For these shorter closures, the time for the PCC to gain sufficient strength to reopen is a significant factor, but construction methods can be just as critical since a good portion of the closure is necessary for the required curing time. For example, Charleston’s runway closure started at 10 p.m. and ended at 6:45 a.m. With the material requiring four to five hours to reach sufficient strength, all placement work had to be completed by 1:45 to 2:45 a.m. As such, there were only approximately four hours for removal, preparation and placement of the PCC.

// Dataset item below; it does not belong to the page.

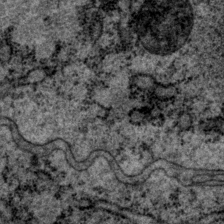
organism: P. pacificus
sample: Pharynx

Some of the lessons learned on overnight closures, including at Charleston, Colorado Springs, Phoenix, Savannah and Seattle, were:

  • Use rapid-setting, rapid-strength PCC materials to minimize curing time and maximize preparation time;
  • Early saw cutting (such as during a previous closure) allows slab removal to occur earlier in the closure period;
  • Reducing the number of layers to be constructed or reconstructed shortens the overall construction time;
  • Using temporary, precast slabs provides some flexibility to extend preparation and placement work over multiple closures;
  • Providing sufficient equipment and labor to perform the work and providing backup equipment can avoid possible problems; and
  • Evaluating the opening requirements to maximize the work allowed in the construction window (such as not requiring full pavement strength in areas that are outside of the main traffic area).

Weekend closures

Weekend closures also provide a relatively short construction window and restrict the type of work that can be completed, but are obviously not as restrictive as overnight closures. Weekend closures allow areas of slabs to be replaced (instead of individual slabs) and allow time for additional items of work to be performed, such as drainage improvements. As such, projects that can be completed during weekend closures include reconstruction of large sections of a runway, such as Airborne Airpark and Columbia International. These same projects could take as long as two to four weeks under night closures, could have a much greater impact on operations and could ultimately be much more expensive.

Many of the considerations for overnight closures can be applied to weekend closures, but there is greater flexibility with the longer closure. For example, relatively quick PCC strength gain is still essential, but it does not have to be as aggressive as the few hours needed for overnight closures and may only need to be used for areas paved immediately prior to reopening. Airborne required opening strength within 24 hours, while Charleston required strength gain in four to five hours.

Longer-than-weekend closures

With longer closures, more conventional designs, construction methods and materials can be used and the types of projects that can be considered are scarcely limited. For example, although the Memphis International Runway 18R-36L reconstruction was on an accelerated schedule, the paving portion of the work was performed in 12-hour shifts, six days a week, using conventional paving techniques and PCC materials. The emphasis during longer closures begins to focus on keeping more tasks on track for the accelerated schedule and on planning to minimize possible delays. Key considerations during longer closures include:

  • A high level of communication needs to be maintained, decisions are addressed in a timely manner and phases are coordinated with stakeholders; and
  • Weather delays can be minimized by using stabilized subgrade or stabilized base layer. Weather is more likely to be an issue with longer closures because grades can be open for a longer period. Short closures can be cancelled if poor weather is in the forecast.

Finding an opening

Opening requirements are related to the PCC obtaining sufficient strength to support aircraft (or construction) traffic without damage. For example, the FAA P-501 specification sets opening requirements as a PCC flexural strength of 550 psi (compressive strength of 3,500 psi if specified) or 14 days after the PCC has been placed if strength testing is not available. However, with accelerated projects some repairs are completed and reopened in less than 14 hours, not 14 days.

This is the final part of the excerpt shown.